I’ve come up with a suggested fix but clearly it is very difficult to reason about and test:

diff --git a/features/lorawan/LoRaWANStack.cpp b/features/lorawan/LoRaWANStack.cpp
index 79f899ef2a..a4a9833305 100644
--- a/features/lorawan/LoRaWANStack.cpp
+++ b/features/lorawan/LoRaWANStack.cpp
@@ -715,6 +715,10 @@ void LoRaWANStack::process_reception(const uint8_t *const payload, uint16_t size
     }

     if (!_loramac.nwk_joined()) {
+        _device_current_state = DEVICE_STATE_AWAITING_JOIN_ACCEPT;
+        if (_loramac.get_current_slot() != RX_SLOT_WIN_1) {
+            state_controller(DEVICE_STATE_JOINING);
+        }
         _ready_for_rx = true;
         return;
     }

Any thoughts greatly appreciated.

Regards,
Matt

After some testing I’ve come up with a different fix:

diff --git a/features/lorawan/LoRaWANStack.cpp b/features/lorawan/LoRaWANStack.cpp
index 3738b4c540..a4776e8b5c 100644
--- a/features/lorawan/LoRaWANStack.cpp
+++ b/features/lorawan/LoRaWANStack.cpp
@@ -742,6 +742,8 @@ void LoRaWANStack::process_reception(const uint8_t *const payload, uint16_t size
     }

     if (!_loramac.nwk_joined()) {
+        _device_current_state = DEVICE_STATE_CONNECTING;
+        state_controller(DEVICE_STATE_JOINING);
         _ready_for_rx = true;
         return;
     }

Hi @janjongboom,

I’m seeing difficult to reproduce problems with our LoRaWAN end-device in a commercial application.

During development and in the lab the device looks good but we’ve made and deployed several hundred devices now and the subtle problems are starting to appear.

This is the second topic I’ve opened on the forum in the last few days and I’ve had no replies.
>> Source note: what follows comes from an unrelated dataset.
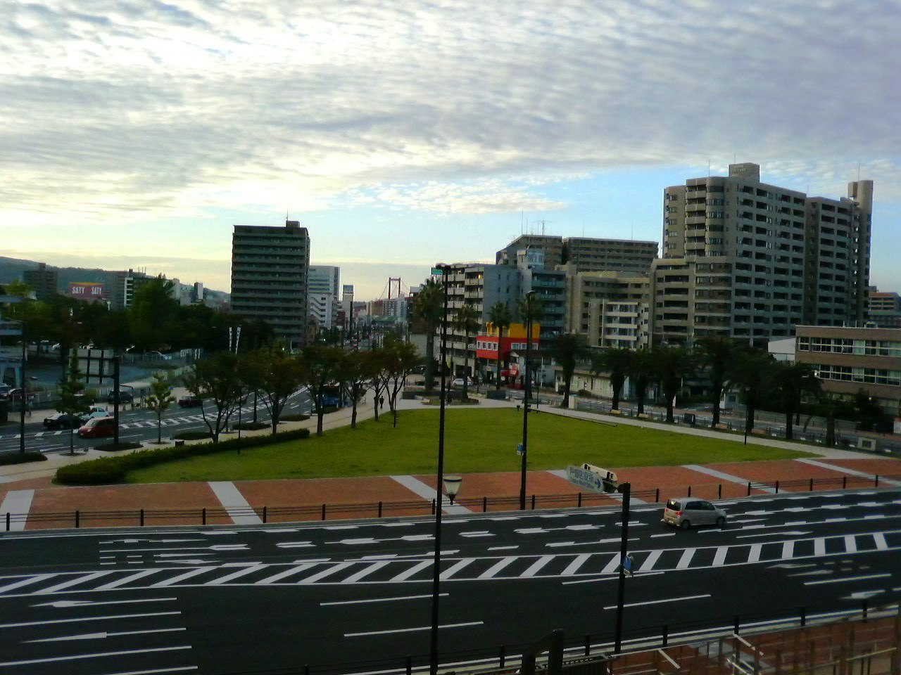 北九州市戸畑区の麻生1号公園 戸畑祇園大山笠の競演会場となります。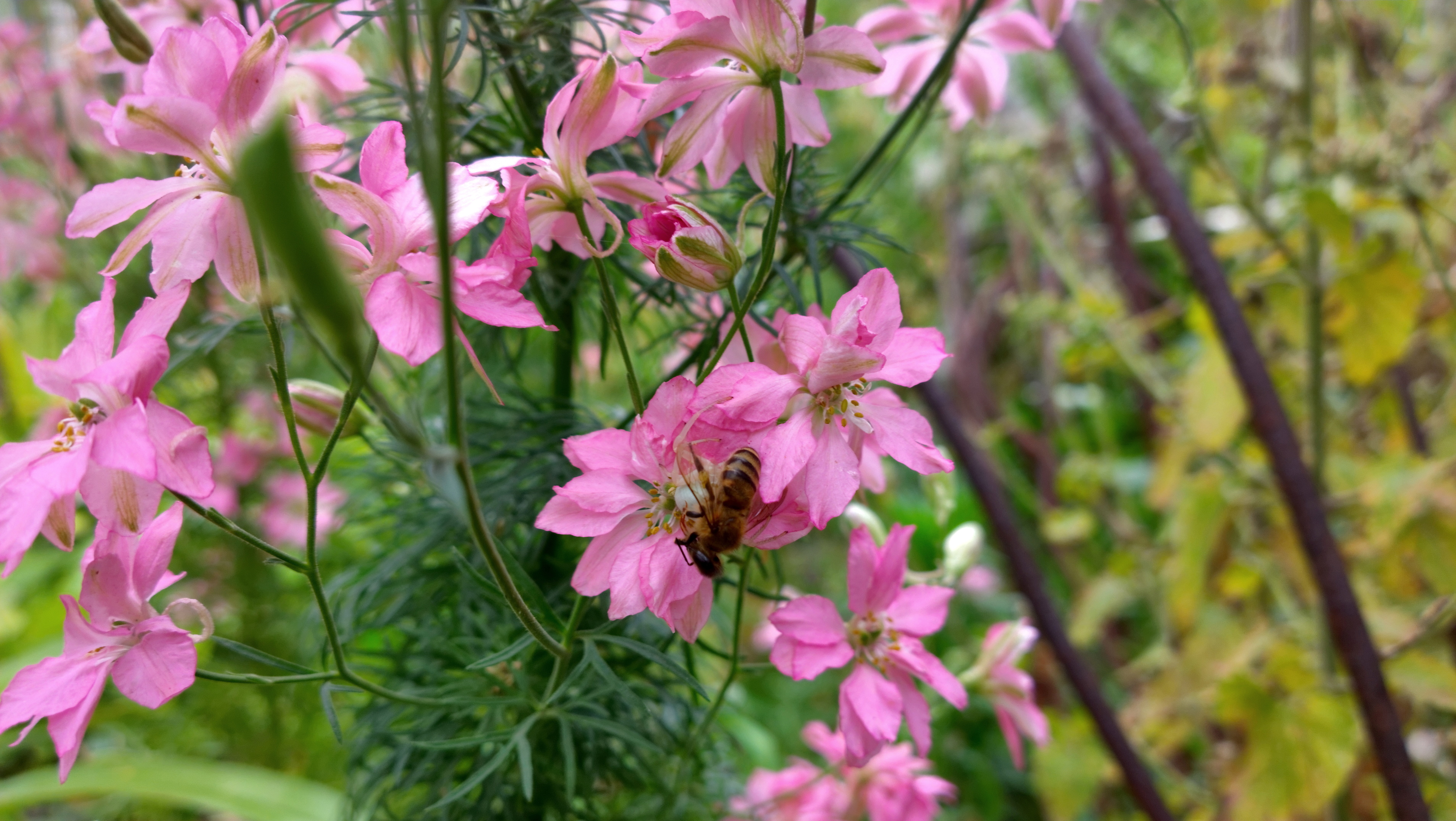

Is there anyone in the ARM team who wants to discuss LoRaWAN? I’ve seen you post about LoRaWAN in the past, I’m hoping that even if your not working on LoRaWAN you might know someone who is.

Obviously there are bigger problems all over the world at the moment, I’m wondering if that is why I haven’t had any replies.

TIA,
Matt

Hi @mattbrown015, I’ve left Arm about a year ago, so no longer working on this. @hasvir01 who was doing a lot of work on this also left around the same time - so not sure where support can be given at the moment. My best suggestion would be the Mbed OS GitHub repo. In the past the core team was not monitoring the forums, only the GH issues.

Hi @janjongboom,

Thanks for the update. I hope you’re enjoying your new role and keeping safe.

I’ll try the repo. Back in 2018 I always got good support there but I was trying to use the forum because I believe that’s what the mbed team want now.

Thanks,
Matt

Another report that sounds similar to mine…

LoRaWAN: Join procedure hangs #10590

It doesn’t look like there’s any help coming from the Mbed team. :frowning_face: